Sebarkan artikel ini
Teeth of a Camarasaurus
Example 468x60

Gigi Camarasaurus, ditemukan di Formasi Morrison, AS, yang juga dianalisis dalam penelitian. Kredit: Sauriermuseum Aathal

Metode baru memungkinkan para ilmuwan untuk merekonstruksi kadar karbon dioksida dan fotosintesis dari enamel gigi fosil.

Example 300x600

Bukti baru yang mengejutkan adalah memberikan wawasan baru tentang iklim kuno Bumi.
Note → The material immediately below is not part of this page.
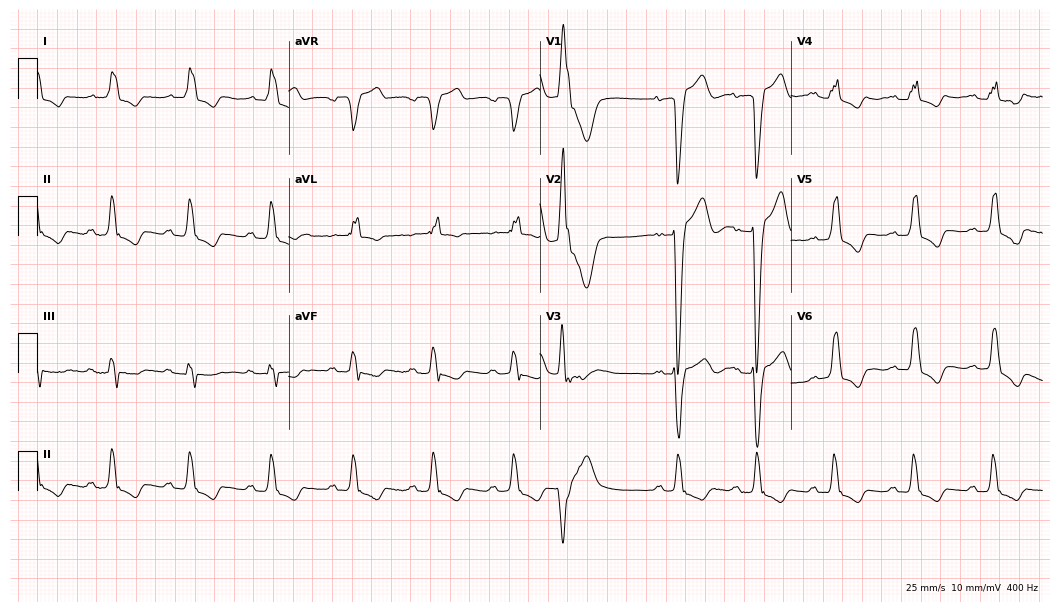
12-lead ECG (10.2-second recording at 400 Hz) from an 85-year-old male patient. Findings include left bundle branch block.

Gigi dinosaurus fosil mengungkapkan bahwa atmosfer selama Mesozoikum ERA (antara 252 dan 66 juta tahun yang lalu) mengandung tingkat karbon dioksida yang jauh lebih tinggi daripada saat ini. Kesimpulan ini berasal dari penelitian yang dipimpin oleh para peneliti di universitas Göttingen, Mainz, dan Bochum, yang memeriksa isotop oksigen yang diawetkan dalam enamel gigi. Pendekatan mereka bergantung pada teknik yang baru dikembangkan yang menawarkan peluang menarik untuk mempelajari sejarah iklim Bumi.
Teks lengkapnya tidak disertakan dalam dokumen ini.